On top of its sheer purchasing power, China's sound economic fundamentals, relatively complete industrial chain, improving business environment, and strategies for innovation continue to make China an attractive destination for international investment. In the first half of this year, China's economy grew 6.8 percent over the same period last year, and quarterly growth has remained between 6.7 to 6.9 percent for 12 straight quarters.
As the only country active in all sectors categorized in the UN's International Standard Industrial Classification of All Economic Activities, China offers investment opportunities across a wide range of industries. And it has been granting market access to more and more foreign companies. In late June, the government released a new edition of the "measures for admittance of foreign investments" better known as the investments negative list. The revised list removed many restrictions in sectors such as finance, infrastructure, transportation, culture, automobiles, ships, airplanes, agriculture, energy, and resources industries. Nearly a quarter of the restrictions in these sectors were removed or loosened. This helps to explain why the American Chamber of Commerce in China reports that 74 percent of its members have plans to expand in China – the highest rate in recent years.
China also ranks second in the world in terms of the number of innovative enterprises, and for the first time has reached the top 20 on the World Intellectual Property Organization's global innovation index. With China's continuing efforts in areas such as clean energy, electric vehicles, and artificial intelligence, foreign companies will find their best opportunities in China.

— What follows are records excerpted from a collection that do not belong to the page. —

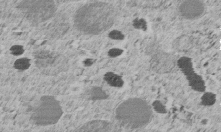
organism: C. elegans
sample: C. elegans embryo early stage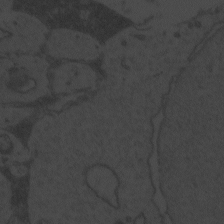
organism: Zebrafish
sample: Macrophage infected with Toxoplasma gondii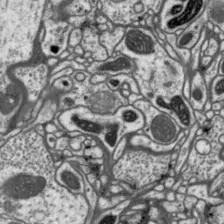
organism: Drosophila
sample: Protocerebral bridge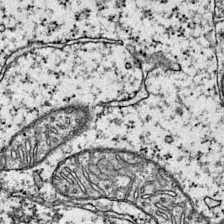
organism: Mouse
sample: Primary visual cortex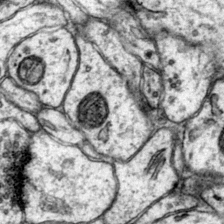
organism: Mouse
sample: Primary visual cortex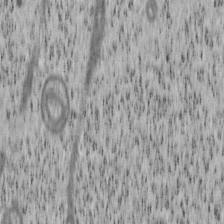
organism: Human
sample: HeLa cells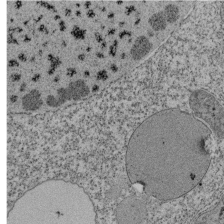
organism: Tetrahymena
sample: Cilia in tetrahymena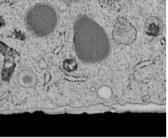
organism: C. elegans
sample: C. elegans embryo early stage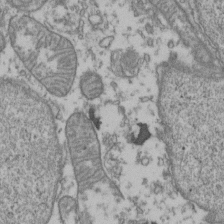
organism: Human
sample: Activated Jurkat CD4+ T cells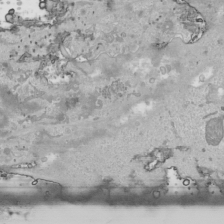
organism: Human
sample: Mitochondria in HCT116 cells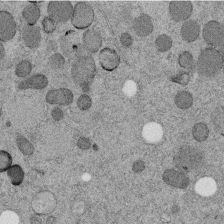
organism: C. elegans
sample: C. elegans embryo early stage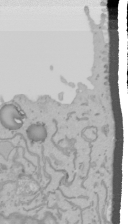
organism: Mouse
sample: Cancer cell death in ED-1 cells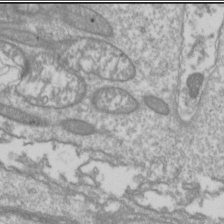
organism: Drosophila
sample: Cell division; meiosis; drosophila spermatocytes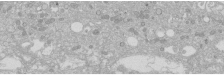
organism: Human
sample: Caco-2 cells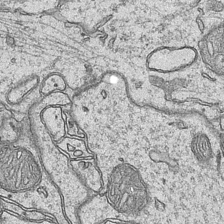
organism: Mouse
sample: CA1 Hippocampus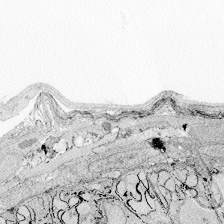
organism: Zebrafish
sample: Whole-Brain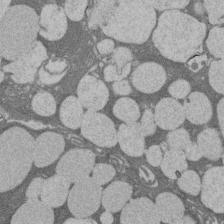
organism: Rat
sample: Salivary granule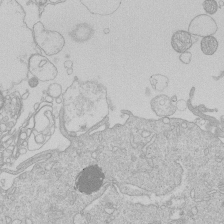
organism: Human
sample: Macrophage cells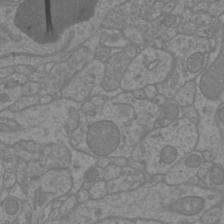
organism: Mouse
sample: Cortical neurons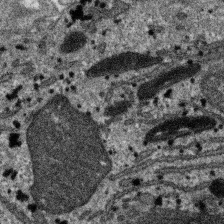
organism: Human
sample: Lung epithelial cells infected with SARS-CoV-2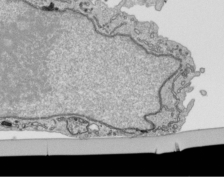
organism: Human
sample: Mitochondria in HCT116 cells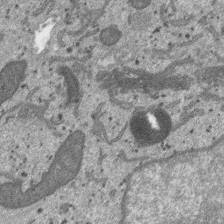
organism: Human
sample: Lung epithelial cells infected with SARS-CoV-2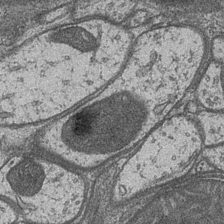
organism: Drosophila
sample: Optic medulla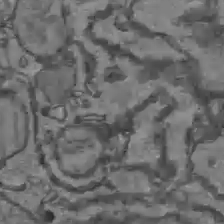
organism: C57BL Mouse
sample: Liver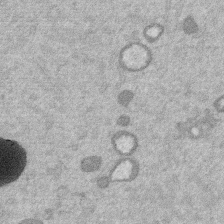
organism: Mouse
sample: Dividing mouse embryo 1 cell stage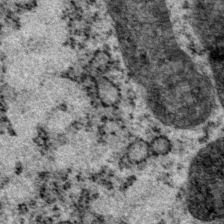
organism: P. pacificus
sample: Pharynx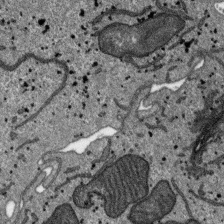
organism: Human
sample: Lung epithelial cells, uninfected (mock) control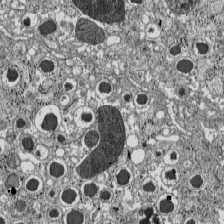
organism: C57BL Mouse
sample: Pancreatic islet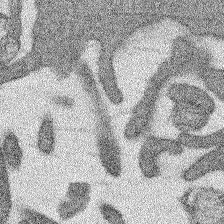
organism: Human
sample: HeLa cells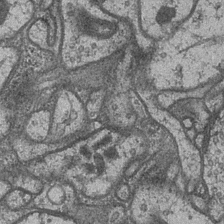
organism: Drosophila
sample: Optic medulla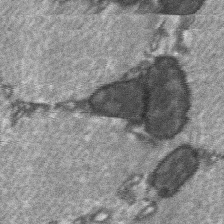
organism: C57BL Mouse
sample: Soleus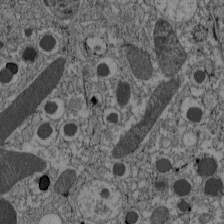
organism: C57BL Mouse
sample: Pancreatic islet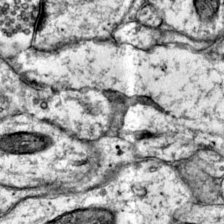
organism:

Forty years after China initiated the policy of reform and opening up and on top of a new set of measures on further opening President Xi Jinping announced at the Bo'ao Forum for Asia in April, he further pledged at the recent BRICS Business Forum that China will continue to work on building a more attractive environment for investment, by strengthening the protection of intellectual property rights and pushing to expand imports. President Xi also said that China will continue to pursue the Belt and Road Initiative to create new opportunities of social and economic development, and in doing so help participating countries to implement the United Nations 2030 Agenda for Sustainable Development.

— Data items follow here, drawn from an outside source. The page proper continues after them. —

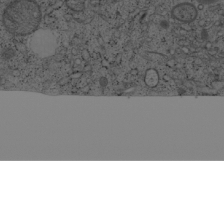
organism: African green monkey
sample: COS-7 cells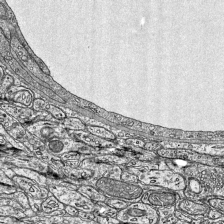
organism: Mouse
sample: Visual Cortex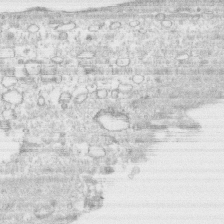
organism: Human
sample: CRL-1474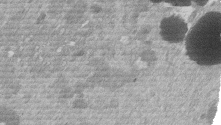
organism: Mouse
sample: Dividing mouse embryo 1 cell stage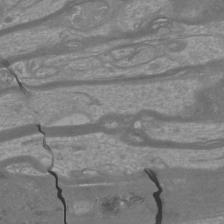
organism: Mouse
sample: Cortical neurons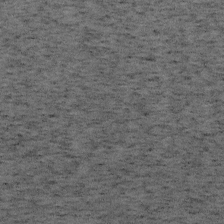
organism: Mouse
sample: OT-I killer T cells with ID8 ovarian cancer cells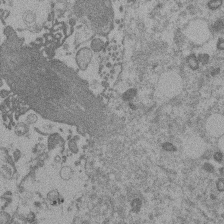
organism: Mouse
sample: Dividing mouse embryo 1 cell stage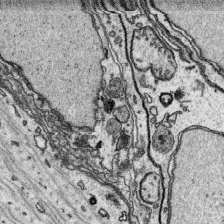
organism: Platynereis dumerilii
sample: Parapodia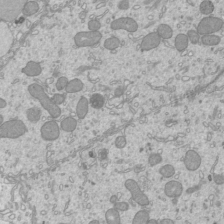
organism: Mouse
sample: Cilia; mouse epididymis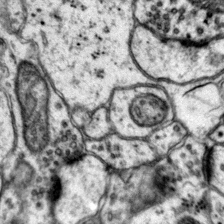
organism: Mouse
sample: Primary visual cortex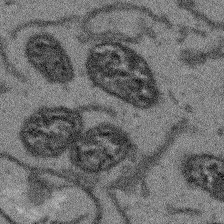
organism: Arabidopsis thaliana
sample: Root tip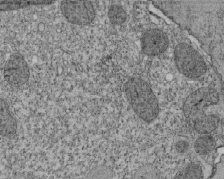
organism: Tetrahymena
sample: Cilia in tetrahymena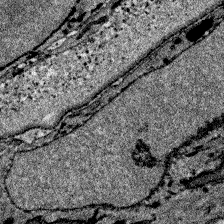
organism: Zebrafish
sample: Larval olfactory bulb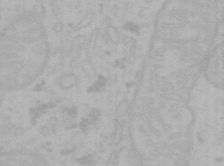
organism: Mouse
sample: Choroid plexus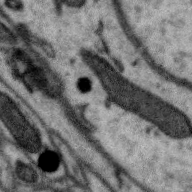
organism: Zebra finch
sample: Brain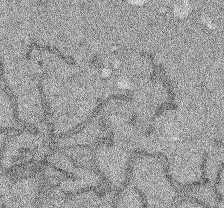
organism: Human
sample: HeLa cells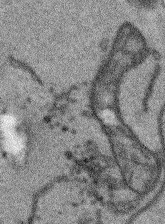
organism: Arabidopsis thaliana
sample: Root tip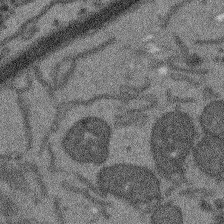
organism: Arabidopsis thaliana
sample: Root tip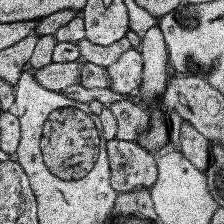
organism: Human
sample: Temporal Lobe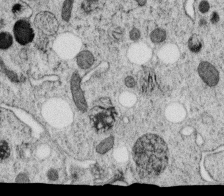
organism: C. elegans
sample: C. elegans oocyte; sperm cells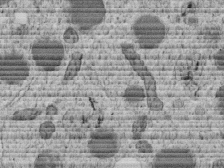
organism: C. elegans
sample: C. elegans embryo early stage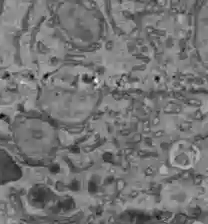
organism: C57BL Mouse
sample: Liver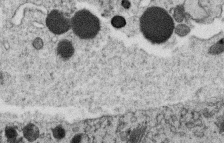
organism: C. elegans
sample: C. elegans oocyte; sperm cells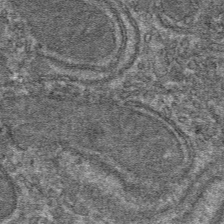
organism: Mouse
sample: Mouse hepatocytes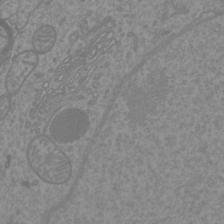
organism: Mouse
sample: Cortical neurons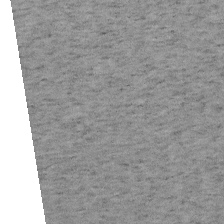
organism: Mouse
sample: OT-I killer T cells with ID8 ovarian cancer cells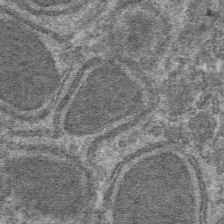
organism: Mouse
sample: Mouse hepatocytes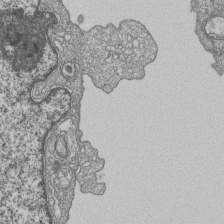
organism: Human
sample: MDA-MB-231 cells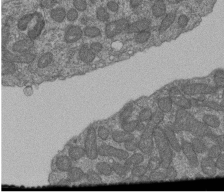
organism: Human
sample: Retinal organoid Rod and Cone cells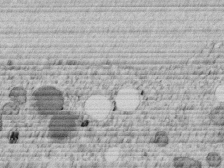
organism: C. elegans
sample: C. elegans embryo early stage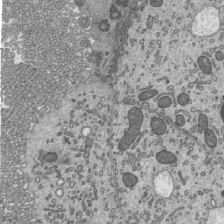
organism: Mouse
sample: Mouse epididymis efferent ductule cilia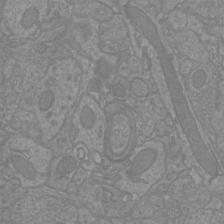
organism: Mouse
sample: Cortical neurons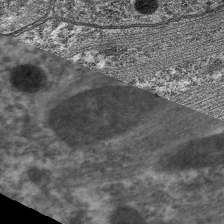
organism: C. elegans
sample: Pharynx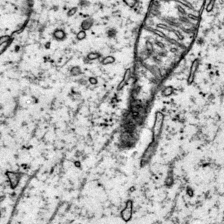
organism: Mouse
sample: Primary visual cortex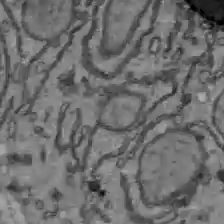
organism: C57BL Mouse
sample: Liver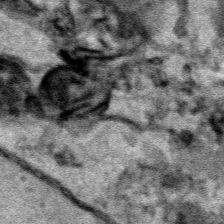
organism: Human
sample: Mitochondria in HCT116 cells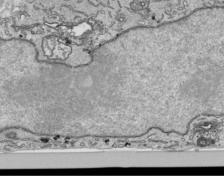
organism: Human
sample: Mitochondria in HCT116 cells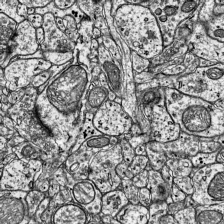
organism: Mouse
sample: Visual Cortex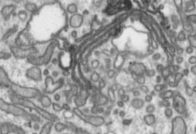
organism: Toxoplasma gondii
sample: Parasites in a vacuole inside a host cell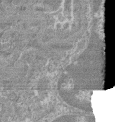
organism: Mouse
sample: Glomerulus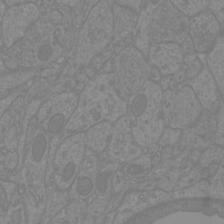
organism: Mouse
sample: Cortical neurons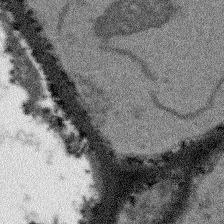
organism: Arabidopsis thaliana
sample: Root tip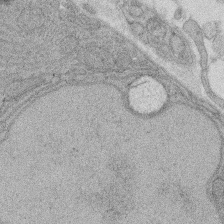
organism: Rat
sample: Salivary granule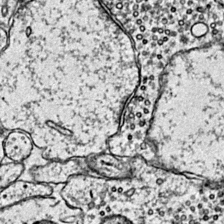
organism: Mouse
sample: Primary visual cortex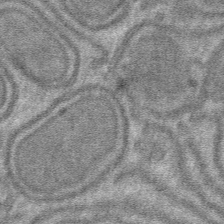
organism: Mouse
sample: Mouse hepatocytes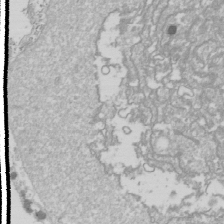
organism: Drosophila
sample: Cell division; meiosis; drosophila spermatocytes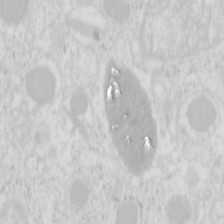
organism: Mouse
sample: Pancreas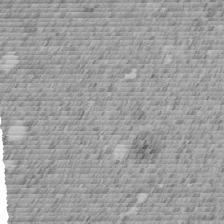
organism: C. elegans
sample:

According to the plan that President Xi announced at Davos last year, China will, from 2017 through 2021, import 8 trillion U.S. dollars worth of products and receive 600 billion dollars of investment, while at the same time investing 750 billion overseas. The world will also see more than 700 million Chinese people travel abroad, giving a boost to local economies around the world. And while the inaugural China International Import Expo in Shanghai in November will provide direct access to China's consumer market, it will also help to make China an indispensable destination for foreign investment.